Jakarta, CoreNews – Nasril Bahar, anggota Komisi VII DPR RI, menyayangkan belum ada kesepakatan soal harga sehingga tidak ada sinergi antara PT Inalum dan PLN. Hal ini menghambat produksi aluminium PT Inalum karena kebutuhan aluminium dalam negeri yang relatif tinggi.
“Inalum merupakan BUMN yang memproduksi aluminium. Sejak beroperasi tahun 1982, hitungan produksinya tidak lebih dari 250 ribu ton per tahun. Sementara demand atau kebutuhan dalam negeri sebesar 1,5 juta ton per tahun. Akibatnya Untuk memenuhi kebutuhan itu kita harus import. Padahal kita kaya dengan bauksit.

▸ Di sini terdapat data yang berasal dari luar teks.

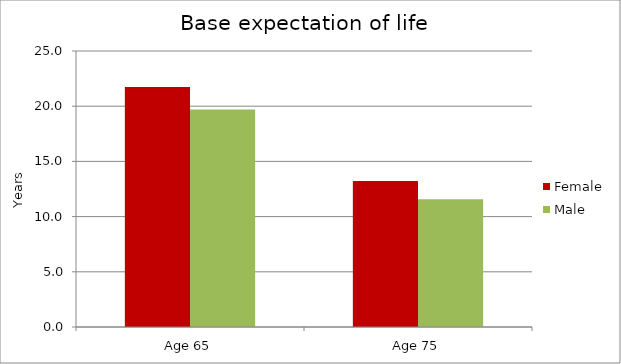
| Category | Female | Male |
|---|---|---|
| Age 65 | 21.748 | 19.7 |
| Age 75 | 13.223 | 11.582 |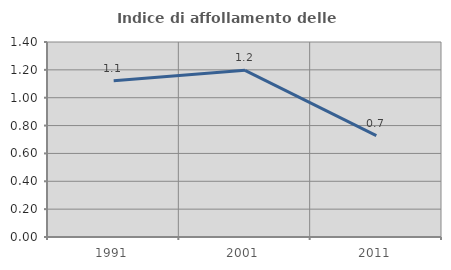
| Category | Indice di affollamento delle abitazioni  |
|---|---|
| 1991.0 | 1.121 |
| 2001.0 | 1.197 |
| 2011.0 | 0.728 |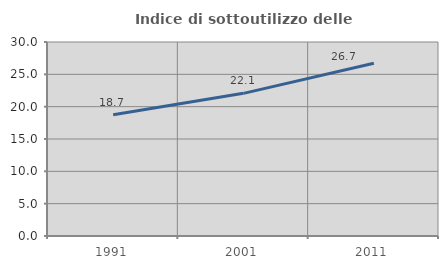
| Category | Indice di sottoutilizzo delle abitazioni  |
|---|---|
| 1991.0 | 18.734 |
| 2001.0 | 22.06 |
| 2011.0 | 26.712 |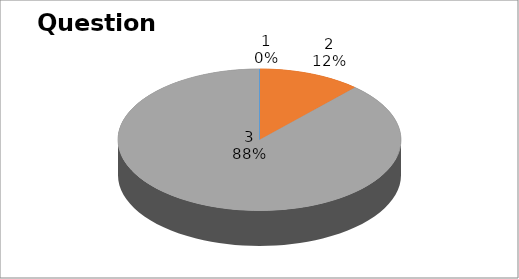
| Category | Series 0 |
|---|---|
| 0 | 0 |
| 1 | 2 |
| 2 | 15 |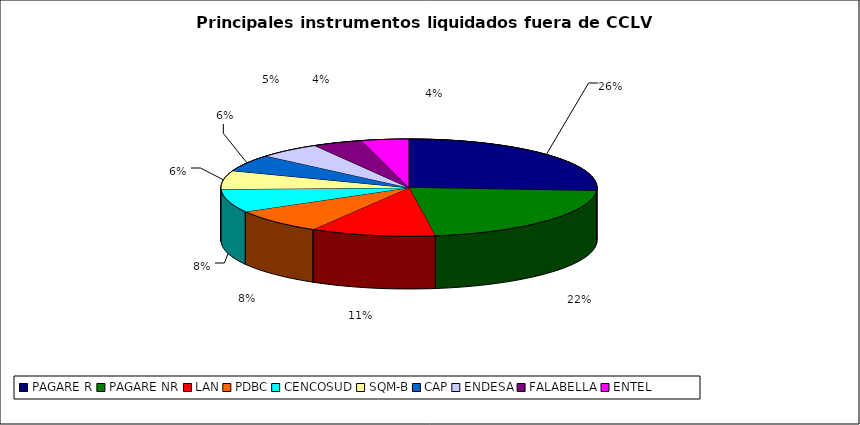
| Category | Series 0 |
|---|---|
| PAGARE R | 1853 |
| PAGARE NR | 1541 |
| LAN | 764 |
| PDBC | 589 |
| CENCOSUD | 546 |
| SQM-B | 438 |
| CAP | 401 |
| ENDESA | 380 |
| FALABELLA | 305 |
| ENTEL | 289 |

Hal ini karena inalum tidak memilik energi listrik yang cukup untuk proses produksinya,” ungkap Nasril seperti dikutip dari laman DPR RI, Senin (17/7).
Masih menurut Nasril, dua Pembangkit Listrik Tenaga Air (PLTA) milik Inalum yakni PLTA Sigura-gura dan Tangga serta PLTA Asahan I belum memenuhi kebutuhan listrik untuk mencapai target produksinya. Sehingga Inalum butuh tambahan energi listrik yang tentu saja bisa diperoleh dari PLN.
Terkait hal tersebut, Dirut PT Inalum, Danny Praditya mengakui masalah harga yang belum ada kesepakatan. Meski demikian, pihaknya bersama PLN sudah mengadakan pertemuan, mencari solusi diantaranya dengan melakukan kerjasama operasional ataupun joint venture, di mana aset kedua perusahaan akan dijadikan satu dan PLN akan bisa mendapatkan upside ataupun bagian dari kepemilikan hasil produksi Inalum.
“Kami menyadari bahwa teman-teman PLN punya keekonomian pembangkitannya dan tentu kebijakannya akan mempengaruhi sektor lainnya oleh karena itu kami mencoba mencari beberapa opsi lain, termasuk Joint Venture atau kerjasama operasional. Insyallah dalam waktu dekat akan ketemu solusi bersama,” papar Danny.